Step 1 On the pair of appliances that did not fail, make the primary appliance the active appliance.

Step 2 Back up the active appliances in your failover cluster.

Step 3 Revert the standby appliances to Standalone mode:

a. Log into AAI.

b. Choose FAIL_OVER > REVERT.

Step 4 Revert the active appliances to Standalone mode:

a. Log into AAI.

b. Choose FAIL_OVER > REVERT.

Step 5 Reimage the failed primary appliance and the two standby appliances.

Step 6 Apply the virtual FQDN and IP address to the primary appliances. This reverts them to the pre-failover configuration.

Step 7 Pair the primary appliances.

Step 8 Restore the cluster backup on the appliances.

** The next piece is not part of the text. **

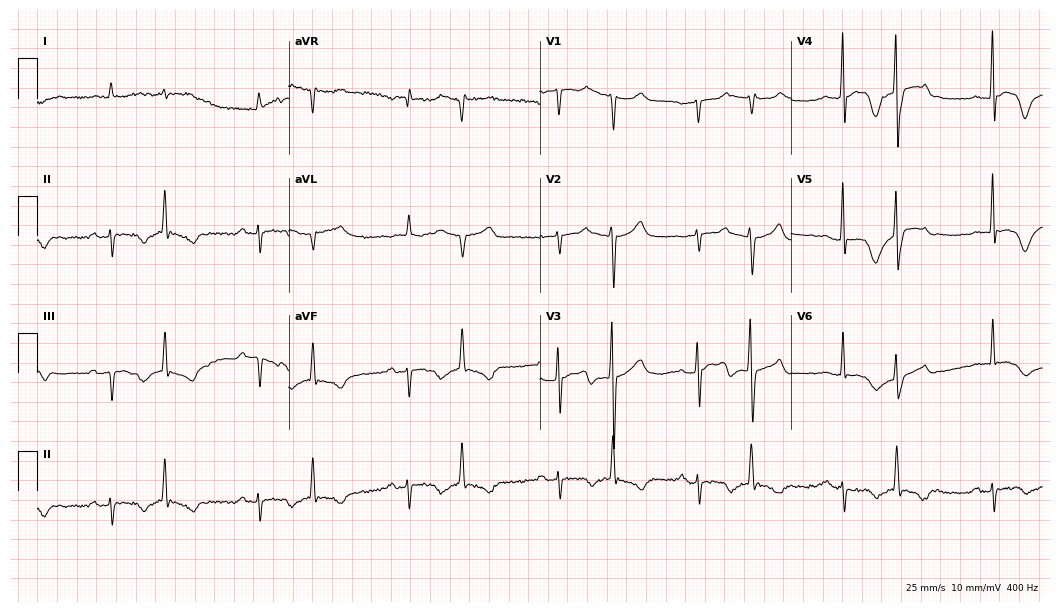
ECG — a male, 79 years old. Screened for six findings — first-degree AV block, right bundle branch block, left bundle branch block, sinus bradycardia, atrial fibrillation, sinus tachycardia — none is recorded. Other findings, if any, are not listed.

Step 9 Re-configure failover. Depending upon your configuration, see Cisco Digital Signs Failover Configuration, page 2-1 or Cisco Show and Share Failover Configuration, page 3-1 for the failover configuration process.


Split Brain Recovery

Split brain occurs when both nodes become active or when the data on each node become out of sync with the other node. To recover, you need to determine which set of data you are going to keep. The recovery process overwrites the other set of data.

Procedure


Step 1 Determine which device you want to use as the data source. This is the appliance whose data will be used to populate the cluster.

Step 2 On the appliance you want to receive the data, do the following:

a. Log into AAI.

b. Choose FAIL_OVER > RECOVER.

If split brain is not occurring, you will receive a message that split brain was not detected. Cancel out of the split brain recovery process.

If split brain is occurring, the data selection page appears.

c. Choose OVERWRITE_DATA.

d. Choose Yes if prompted to continue.

Step 3 On the appliance you are going to use as the data source, do the following:

a. Log into AAI.

b. Choose FAIL_OVER > RECOVER.

If split brain is not occurring, you will receive a message that split brain was not detected. Cancel out of the split brain recovery process.

If split brain is occurring, the data selection page appears.

c. Choose USE_DATA.

d. Choose Yes if prompted to continue.